From the results shown in Table 2, the polyurethane foams obtained in each Example had a density of 0.1 g / cm ³ or more, and a storage elastic modulus obtained from dynamic viscoelasticity at a frequency of 10 Hz and 25 ° C. Is 1.7 to 2.5 MPa, and tan δ is 0.01 to 0.14, so that it can be seen that the rubber composition has appropriate elasticity and high rebound resilience at the same time.

  On the other hand, the polyurethane foams obtained in Comparative Examples 1 and 2 have a high storage modulus and a high hardness, do not have appropriate elasticity, and do not have high rebound resilience.

  Further, although the polyurethane foam obtained in Comparative Example 4 has high rebound resilience, it has an appropriate elasticity, and the fact that this polyurethane foam does not have an appropriate elasticity is based on the value of hardness (Asker C). Is also clear.

  The polyurethane foam obtained in Comparative Example 3 has high rebound resilience, but has a strong soft feeling and does not have appropriate elasticity.

  The polyurethane foam obtained in Comparative Example 5 satisfies the storage elastic modulus under dynamic viscoelasticity conditions, but has a high tan δ, does not have appropriate elasticity from the viewpoint of feel, and has a high rebound resilience. Also have no.

  In the polyurethane foams obtained in Examples 1 and 2 and Comparative Examples 3 and 4, the polyol, the chain extender, the catalyst, the pigment, the amount of water added as the foaming agent, and the foam stabilizer were mixed in the same type. It can be seen that the storage modulus and tan δ differ depending on the amount of the compound.
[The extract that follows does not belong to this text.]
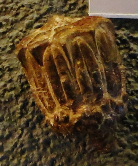 Fossil of Eucalyptocrinites - Took the picture at Naturalis, Leiden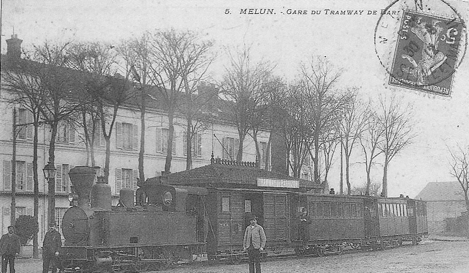 Le tramway de Barbizon - Tramway Sud de Seine-et-Marne - en gare de Melun (Seine-et-Marne, France).

  ADVANTAGE OF THE INVENTION The foam of this invention has sufficient intensity | strength, and it has the effect of having moderate elasticity and high rebound resilience simultaneously. Therefore, the foam of the present invention can be suitably used especially as a foam for shoe soles.

Claims (10)

  A foam having a storage elastic modulus obtained from dynamic viscoelasticity at a frequency of 10 Hz and 25 ° C. of 1.7 to 2.5 MPa and a tan δ of 0.01 to 0.14.   The foam according to claim 1, comprising a polyurethane foam.   The foam according to claim 1 or 2, having a tensile strength of 1.47 MPa or more.   The foam according to any one of claims 1 to 3, having a rebound resilience of 36 to 80%.   The amount of abrasion in a DIN abrasion test is 100 mg or less under the condition that the force for pressing the test piece against the polishing cloth is 7.5 N and the test piece is a disk-shaped test piece having a diameter of 18 mm and a thickness of 10 mm. 4. The foam according to any one of 4.   The foam according to any one of claims 1 to 5, wherein the 100% modulus is 1.2 MPa or less.   A shoe sole member comprising the foam according to any one of claims 1 to 6.   A shoe sole having the foam according to any one of claims 1 to 6.   Under the conditions that the rebound resilience is 36 to 80%, the force for pressing the test piece against the polishing cloth is 7.5 N, and the test piece is a disc-shaped test piece having a diameter of 18 mm and a thickness of 10 mm, A foam having a wear amount of 100 mg or less and a 100% modulus of 1.2 MPa or less.   A method for producing a polyurethane foam by reacting a polyol component and an isocyanate compound, wherein the polyol component is a bifunctional polyol, and ethylene glycol and 1,4-butanediol are used as polyhydric alcohols of the bifunctional polyol raw material, A method for producing a polyurethane foam having a storage elastic modulus obtained from dynamic viscoelasticity at a frequency of 10 Hz and 25 ° C. of 1.7 to 2.5 MPa and a tan δ of 0.01 to 0.14.